Pharmacodynamic characterization of insulin on MDMA-induced thermogenesis.

Sympathomimetic drugs (MDMA; ecstasy) induce a potentially catastrophic hyperthermia that involves free fatty acid (FFA) activation of mitochondrial uncoupling proteins (UCP). Insulin is an important regulator of plasma FFA levels, although its role in thermogenesis is unclear. The aims of the present study were 1) to characterize the pharmacodynamic effects of MDMA on plasma insulin and glucose, 2) to examine the effects of insulin on MDMA-induced thermogenesis and 3) to examine MDMA-induced thermogenesis in an animal model of insulin resistance, the obese Zucker rat. Insulin levels peaked 15 min after MDMA (40 mg/kg, s.c.), which preceded the peak temperature change at 60 min.
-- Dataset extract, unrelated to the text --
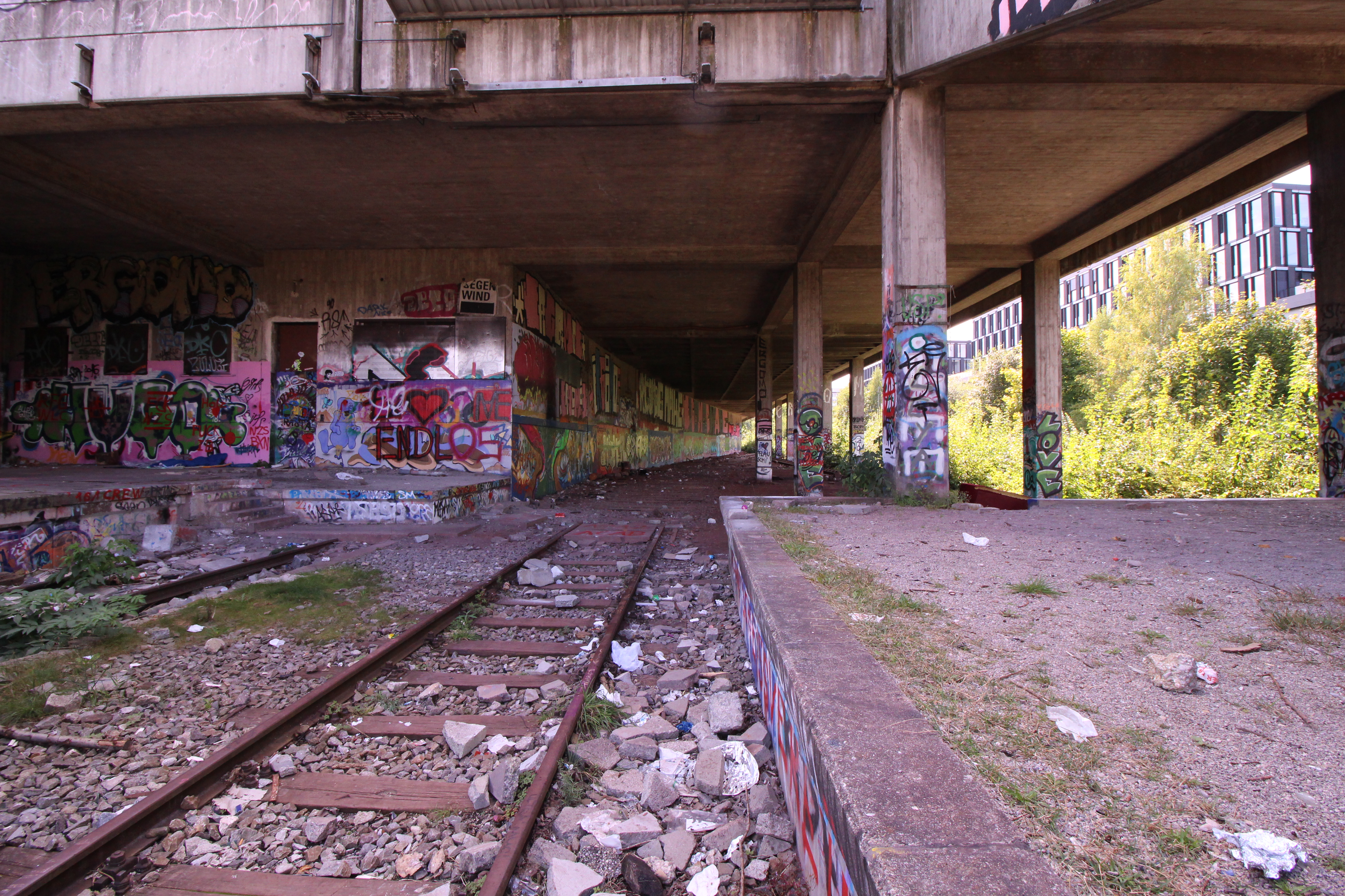 Besprayte Wände am ehemaligen und inzwischen dem Verfall freigegebenen S-Bahnhof Olympiastadion in München.

Plasma glucose levels also peaked 15 min. after MDMA and remained elevated throughout the 90-min. monitoring period. Insulin pretreatment (10 units/kg, s.c.) 30 min. before a low dose of MDMA (5 mg/kg, s.c.) potentiated the thermogenic response. Insulin resistant, fa/fa (obese) Zucker rats demonstrated an attenuated thermogenic response to MDMA (40 mg/kg, s.c.). Consistent with the role for FFA in UCP3 expression, immunoblot analysis showed significantly increased levels of UCP3 protein obese compared to lean Zucker skeletal muscle. In conclusion, the results of the present study suggest a potential role of insulin signaling in sympathomimetic-induced thermogenesis.